Ok, so you also need some sort of leader type, which will let your players put a face to the evil bastard they are hunting down. No problem, but...

One of the annoying things about D&D villians is that your players are generally smarter then the heroes in movies and books. When they see the bad guy, they hit him and kill him, rather then listen to him rant about his evil plans. Kind of hard to keep things cinematic when that happens.

I would also suggest avoiding the typical sorts of campiagn villian beasts. Dragons, super demons from beyond the planes, and mad wizards are all a bit cliche.

So I suppose we want a planar based atypical opponent who can interact with the players once in a while without the fear of being smaked down on site.

I will suggest then that you want a non corporeal extra planar beast that can posses creatures, granting them some sort of chaotic template. This makes yoru bad guy very scalable, since your always starting from a 'host' beast. The possession would act like a magic jar spell.

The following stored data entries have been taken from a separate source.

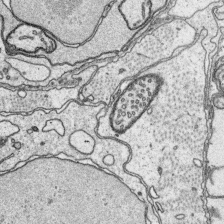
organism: Platynereis dumerilii
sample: Parapodia
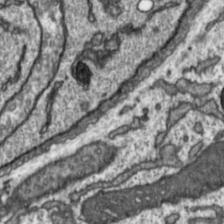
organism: Toxoplasma gondii
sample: Parasites in a vacuole inside a host cell
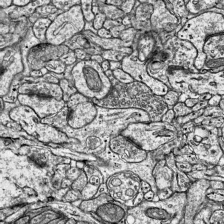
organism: Mouse
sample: Visual Cortex
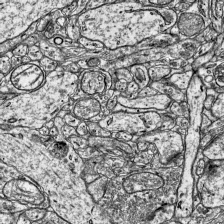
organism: Mouse
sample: Visual Cortex
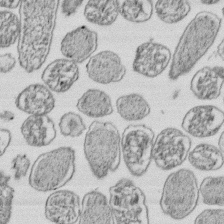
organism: E. coli
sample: Bacterial nucleoid
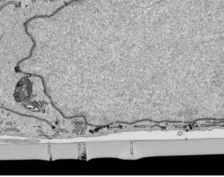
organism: Human
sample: Mitochondria in HCT116 cells
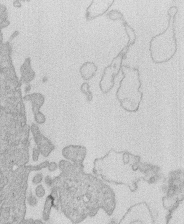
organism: Human
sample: Macrophage cells
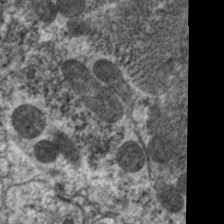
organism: C. elegans
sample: Pharynx
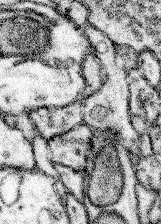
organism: Mouse
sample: Somatosensory cortex neuropil
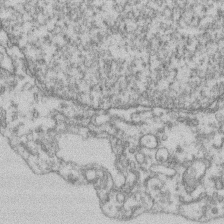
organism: Mouse
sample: T cell stromal cell synapse
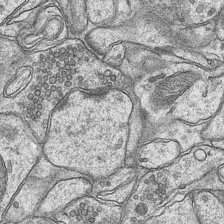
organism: Mouse
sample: CA1 Hippocampus
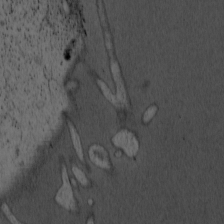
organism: African green monkey
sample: COS-7 cells
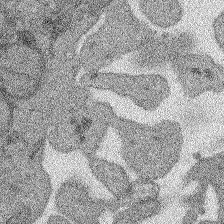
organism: Human
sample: HeLa cells
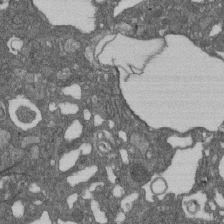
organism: Drosophila
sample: Nephrocyte
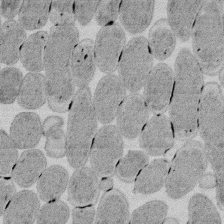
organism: E. coli
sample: Bacterial nucleoid
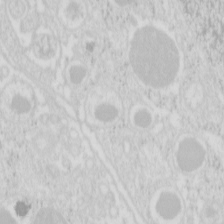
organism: Mouse
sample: Pancreas
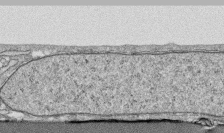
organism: Human
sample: CRL-1474
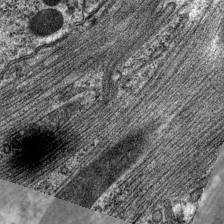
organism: C. elegans
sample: Pharynx
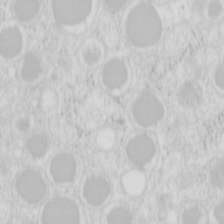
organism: Mouse
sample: Pancreas
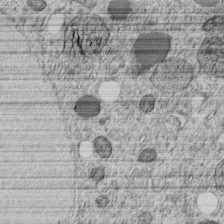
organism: C. elegans
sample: C. elegans embryo early stage
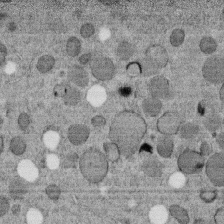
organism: C. elegans
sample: C. elegans embryo early stage
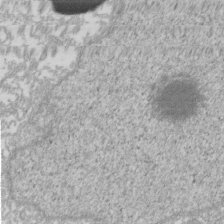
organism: Xenopus
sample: Cilia; centrioles in frog embryo cells
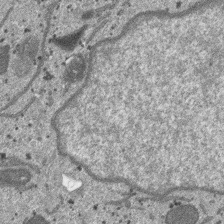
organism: Human
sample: Lung epithelial cells infected with SARS-CoV-2
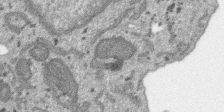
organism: Human
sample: Lung epithelial cells infected with SARS-CoV-2
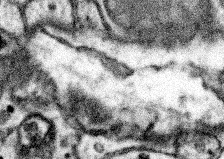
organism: Mouse
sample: Somatosensory cortex neuropil
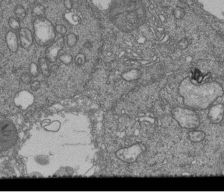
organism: Human
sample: Retinal organoid Rod and Cone cells
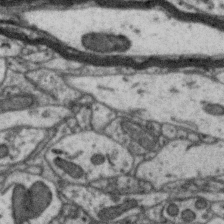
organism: Zebra finch
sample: Brain
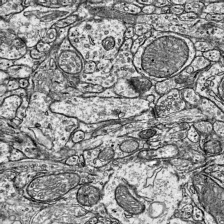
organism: Mouse
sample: Visual Cortex
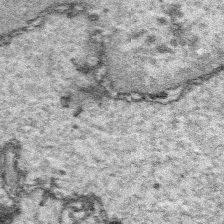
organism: Platynereis dumerilii
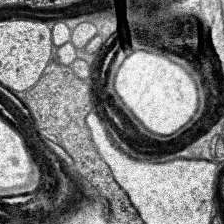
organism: Human
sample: Temporal Lobe
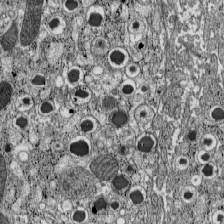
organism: C57BL Mouse
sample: Pancreatic islet
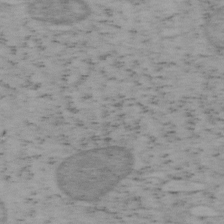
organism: Mouse
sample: OT-I killer T cells with ID8 ovarian cancer cells
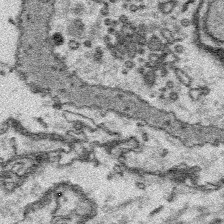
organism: Platynereis dumerilii
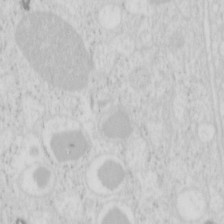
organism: Mouse
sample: Pancreas
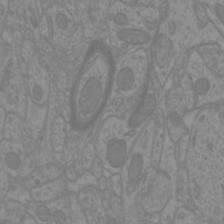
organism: Mouse
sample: Cortical neurons
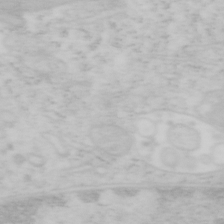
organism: Mouse
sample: OT-I killer T cells with ID8 ovarian cancer cells
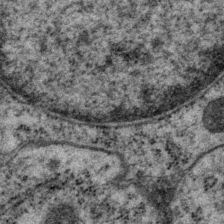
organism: P. pacificus
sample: Pharynx
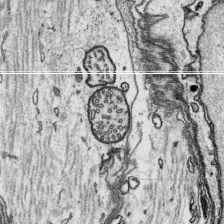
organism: Platynereis dumerilii
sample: Parapodia
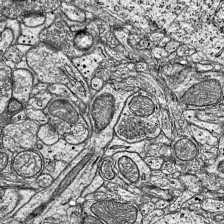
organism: Mouse
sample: Visual Cortex
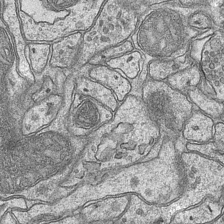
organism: Mouse
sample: CA1 Hippocampus
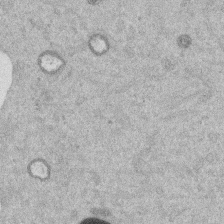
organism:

This creature could be some sort of chaotic entity that exists outside of time, and whos prison was breached by Leska's death. This gives you the option of having the players choose to restore Leska in order to re-trap the demon. Or you could red herring that, and have that be a trick to get the players to release an evil they worked to lock up.

Anyway, as for what this creatures motive is, that is harder to say. Perhaps its from the 'far realms' and needs to alter the elemental substance of the universe so that it can actually exist. I like the idea of a villian fighting to bring about its own existence.

END COMMUNICATION
 

Getting more specific

Now that I am home instead of at work, and have my Manual of the Planes handy, and my Book of Vile Darkness, I can better articulate my suggestions.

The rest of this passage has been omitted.